Visualizing in Grafana

InfluxDB stores the raw counters, so in Grafana, I used the Flux query language to calculate rates. For example, WAN traffic on ether1:

from(bucket: "network-traffic")
  |> range(start: v.timeRangeStart, stop: v.timeRangeStop)
  |> filter(fn: (r) => r._measurement == "interface")
  |> filter(fn: (r) => r.ifDescr == "ether1")
  |> filter(fn: (r) => r._field == "ifInOctets" or r._field == "ifOutOctets")
  |> derivative(unit: 1s, nonNegative: true) // Calculate the rate of change in bytes per second
  |> map(fn: (r) => ({
    r with
    _value: if r._field == "ifOutOctets" then -1.0 * r._value * 8.0 else r._value * 8.0
  }))
  |> aggregateWindow(every: v.windowPeriod, fn: mean, createEmpty: false)
  |> yield(name: "bandwidth")

That gives me Mbps in/out over time. I also built stat panels showing total GB transferred in a selected time range.

traffic.png


Tracking Power Usage

The last piece I added to my observability stack wasn’t about CPU or network traffic — it was about power. My homelab runs 24/7, and I was curious (and a little nervous) about how much energy it was actually consuming.

I bought a cheap Wi-Fi smart plug from AliExpress, mostly out of curiosity. When it arrived, I discovered it was Tuya-compatible, which usually means you’re locked into their mobile app and cloud platform. That didn’t sit right with me — I wanted the data in my own stack, not living on someone else’s servers.

After some tinkering, I figured out a way to pull readings directly from the plug without touching Tuya’s cloud. It spits out metrics such as current draw, voltage, and wattage, which I then forward into InfluxDB for storage. From there, Grafana takes care of visualization.

power.png

I also set up alerting rules. If the plug stops reporting, I get a notification (again via Gotify).

This has turned out to be more useful than I expected. I can spot power spikes when workloads ramp up, or notice when something is misbehaving. Over time, it’s given me a much better sense of the baseline power draw of my setup and when I should be concerned.


Centralizing Notifications with Gotify

Metrics and dashboards are great, but they’re only useful if I actually know when something goes wrong. That’s where Gotify comes in.

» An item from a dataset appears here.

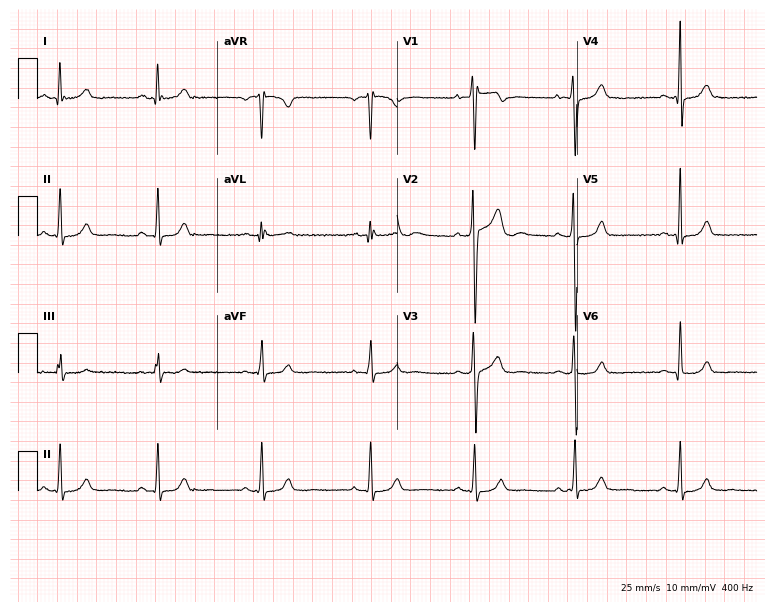
Resting 12-lead electrocardiogram. Patient: a male, 22 years old. Read as a normal ECG.
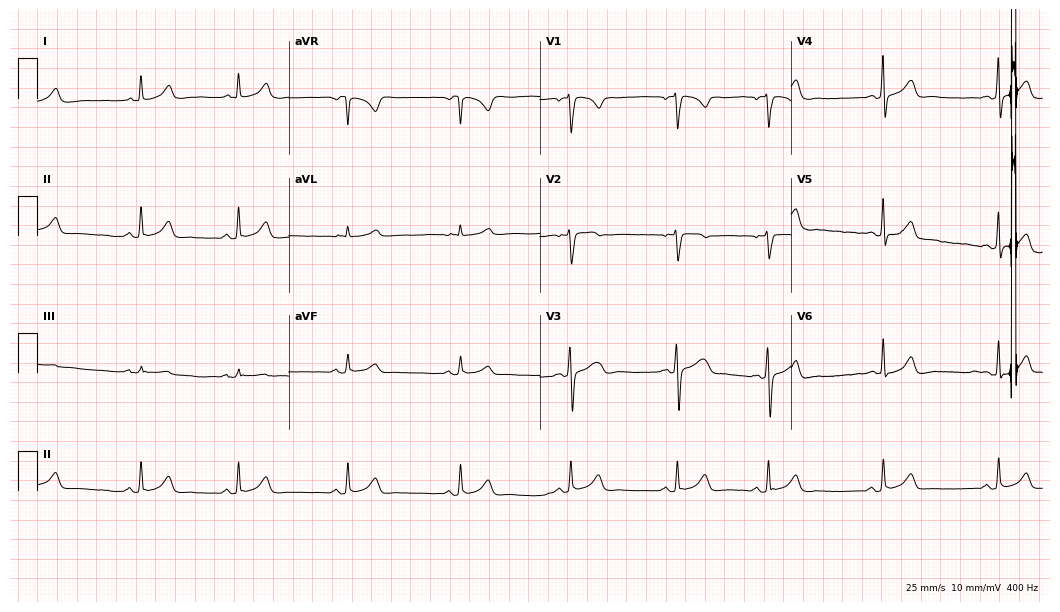
12-lead ECG from a female, 18 years old (10.2-second recording at 400 Hz). Recorded interpretation: within normal limits.
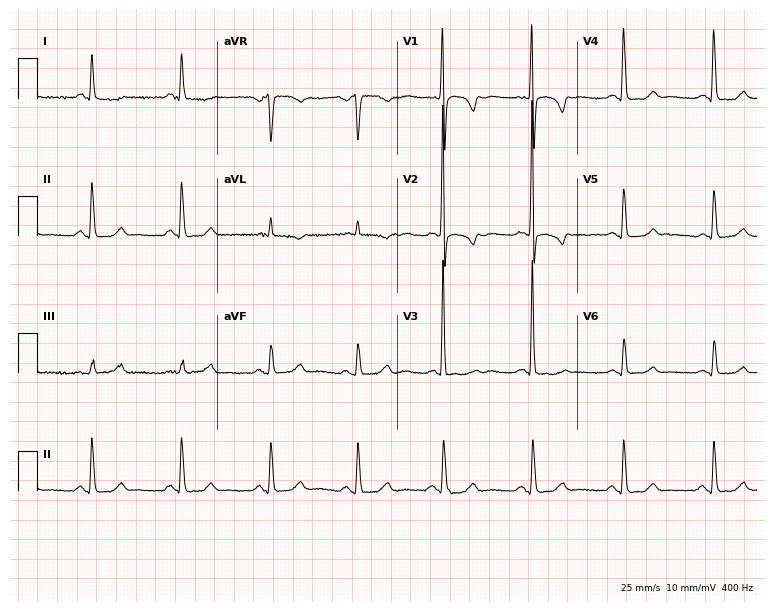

Gotify is a lightweight, self-hosted notification server. Think of it as my personal push service — any tool in my stack that supports Gotify or webhooks can send alerts to it, which Gotify then delivers to my phone or browser.

notification-flow.png


Reflections

If I’ve learned anything from this part of the journey, it’s that monitoring doesn’t have to be enterprise-level to be useful. Proxmox graphs gave me a taste, but tools like Beszel, Uptime Kuma, and a bit of Grafana turned my homelab from a black box into something I can actually understand and trust.

At the end of the day, my setup is a mix:

  • Beszel for system metrics
  • Uptime Kuma for service uptime
  • Grafana for network + power dashboards
  • Gotify for notifications

It’s not perfect, but it’s good enough for me — and that’s kind of the whole point of a homelab.